Leptin and depression
Leptin, which has been recognized for awhile as a key hormone in controlling appetite and weight, is also linked to depression, at least in rats. It makes sense that appetite is linked to mood; who hasn’t felt too anxious or depressed to eat? But it’s not clear how this recent work with rats might translate to humans. (Leptin was supposed to be a big anti-obesity drug because of how it acted in rats, but it didn’t work the same for people.) In a recent study, stressed rats had lower levels of leptin in their blood and also showed signs of depression, which were reversed when the rats were given leptin injections. If leptin does turn out to be useful in treating human depression, scientists would likely need to develop a way to reproduce the effect with another molecule that has only the anti-depressant effects, to avoid side-effects due to all the other roles that leptin plays in the body. I suspect we’re in such early days in figuring out how this all works that people are going to look back 100 years from now and be amused at our misconceptions based on the bits and pieces we know so far, but we’ve got to keep gathering the bits and pieces to try to assemble them into a coherent picture. (There’s a technical term, by the way, for the particular type of stress the rats were subjected to: chronic unpredictable stress, or CUS. I’ll have to try that one out in conversation the next time I’m complaining about my job.)

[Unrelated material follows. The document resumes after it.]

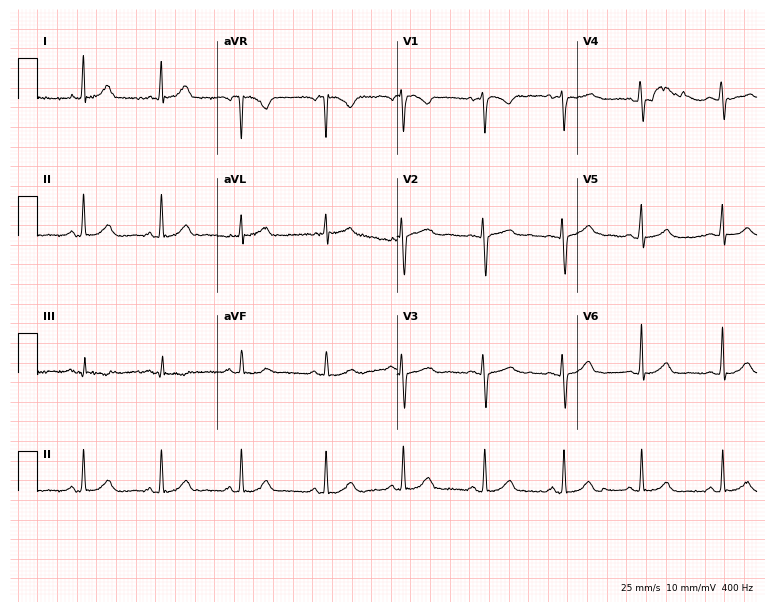
ECG — a woman, 23 years old. Screened for six findings — first-degree AV block, right bundle branch block, left bundle branch block, sinus bradycardia, atrial fibrillation, sinus tachycardia — none is recorded.

Just discovered your blog – this is some fascinating stuff. I wonder if leptin has differential effects in hippocampus as a result of differences in receptor types. If so, it might be possible to develop an analogue to leptin which is active only in the hippocampal receptor type. Or alternatively a hippocampal receptor type agonist. I can’t tell from a brief look at the literature which receptor type is more common where, but there are at least six different isoforms of the receptor to which leptin binds: OBRa, OBRb, OBR-fa, OBR(l), OBR(s), OBR(l)-GFP. So it seems like there would be a good chance for some relatively targeted effects, given the right molecule…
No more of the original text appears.